Edge reflection and corner diffraction at the metal edges are the culprits. The metal edge face presents a fairly large surface area at 77 GHz. On the other hand, steel plate edges present a sharp edge where a current discontinuity occurs. It is this current discontinuity that then reradiates. This reradiation presents itself as a strong target return for the radar. To prevent automotive radars from picking up this false target, the RCS of the steel plate needs to be reduced. One solution can be to cover the metallic plates with W band (75 GHz−110 GHz) absorbers [39]; however, it would be both impractical and expensive to coat construction steel plates with these absorbers.

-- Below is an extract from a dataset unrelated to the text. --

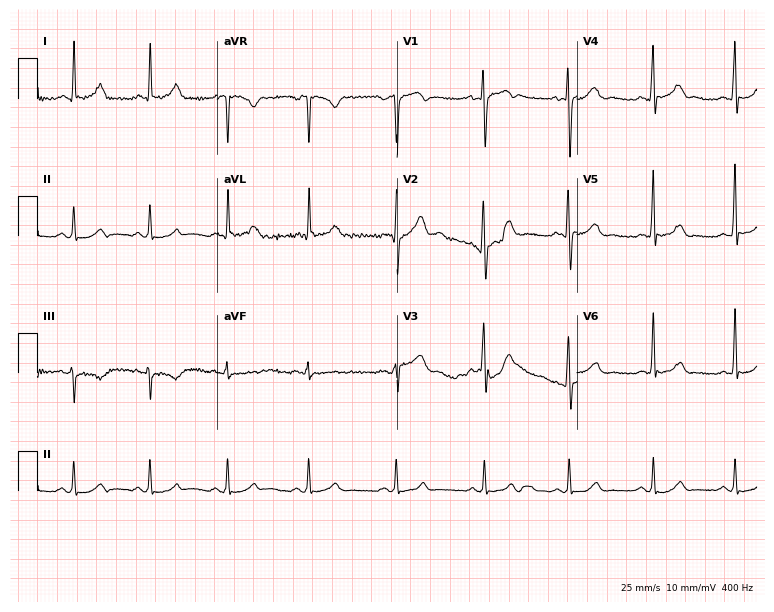
12-lead ECG (7.3-second recording at 400 Hz) from a 63-year-old female. Labelled as a normal ECG.
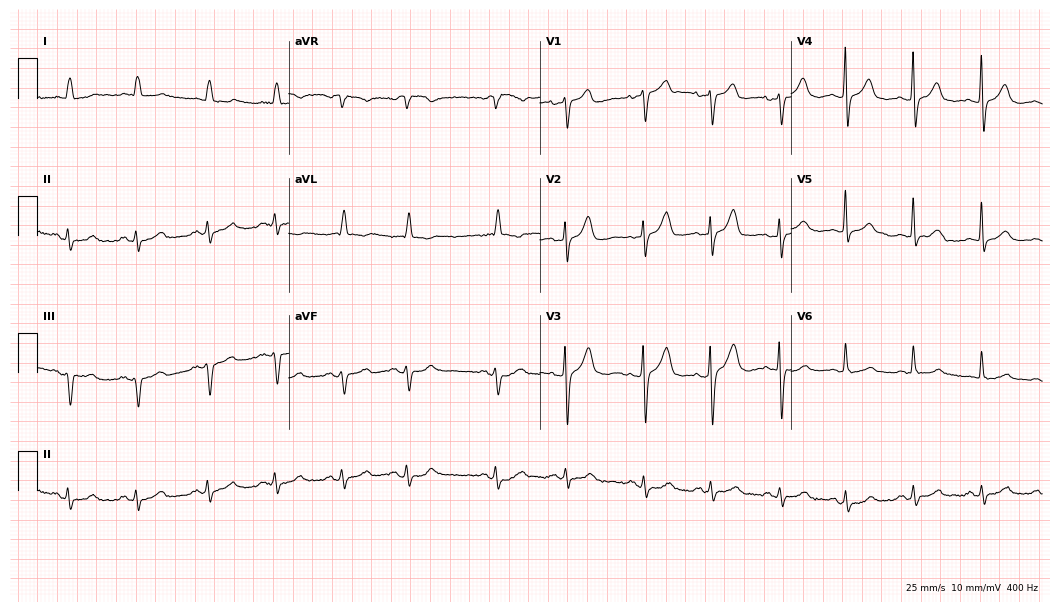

We propose a method of reducing the steel plate RCS by mitigating diffraction at the plate edges and reducing the flat face of the facing surface. Curving the edges is an effective way of reducing diffraction because it leads to the elimination of current discontinuities. Figure 19 shows the radar range plot of the scene shown in Figure 17. Here, two types of steel plates are used. The first steel plate is the regular plate with square edges. The second plate has the same thickness, length, and width. However, its edges are rounded to mitigate diffraction effects. As seen in Figure 19, rounding the edges of the steel plates can reduce the radar return intensity by 27 dB (∼500x reduction). Figure 20 shows the range-Doppler map for the regular plate and for the rounded plate. The rounded edges significantly reduce the returns of construction plates. Such a weak target can be filtered out by the vehicle’s target detection algorithm with ease. By being able to filter out the rounded steel plates, potential accidental automatic emergency braking can be avoided. This is a significant result that shows the need for cooperation between automotive makers and infrastructure construction companies. Such corner cases can only be tested in the field or simulated using full physics-based solvers.

Figure 19 

Range profiles for radar scene shown in Figure 17. Steel plates with flat edges have a larger RCS due to diffraction. Rounding the edges as shown above significantly reduces the steel plate RCS by mitigating diffraction effects.

Figure 20 

Range-Doppler plots for different edge finishes of construction steel plates. Rounded edges significantly reduce the RCS of the metal plate by reducing diffraction effects. Smooth edges have less current discontinuities. Note: the same scale was used for both the figures.

6. Conclusion

77 GHz automotive radar is one of the key sensors required to develop reliable active safety systems for fully autonomous vehicles. To demonstrate reliability, simulation has emerged as the only practical solution to reduce or eliminate cost and time constraints associated with building and testing physical prototypes. In this paper, HFSS FEM was used for antenna design, optimization, and radome effects analysis. HFSS SBR+ was then used to investigate the effects of the bumper and car-facia interaction on the antenna radiation characteristics. A full-scale radar scene was then modelled in HFSS SBR+ and analyzed. Range plots and range-Doppler plots were presented for a complex traffic scene. Two automotive radar corner cases were investigated. A technique for mitigating road-slope-induced reduced radar returns was proposed and validated. Using full physics simulations, it was demonstrated how this technique can lead to early detection of pedestrians and potentially save lives. Finally, a technique for reducing the RCS of road construction metal plates was proposed to avoid accidental automatic emergency braking due to false target detection. This work shows how an entire automotive radar workflow can be simulated to develop optimal sensors, to account for installation effects, and to investigate active safety systems corner cases.

Data Availability

The ANSYS Electronic Desktop (AEDT) files that were used to support the findings of this study are available from the corresponding author ([email protected]) upon request. Interested individuals must have HFSS SBR+ to be able to open the files. The authors retain the right to not disclose any information that may be deemed proprietary.

Conflicts of Interest

The authors declare that there are no conflicts of interest regarding the publication of this paper.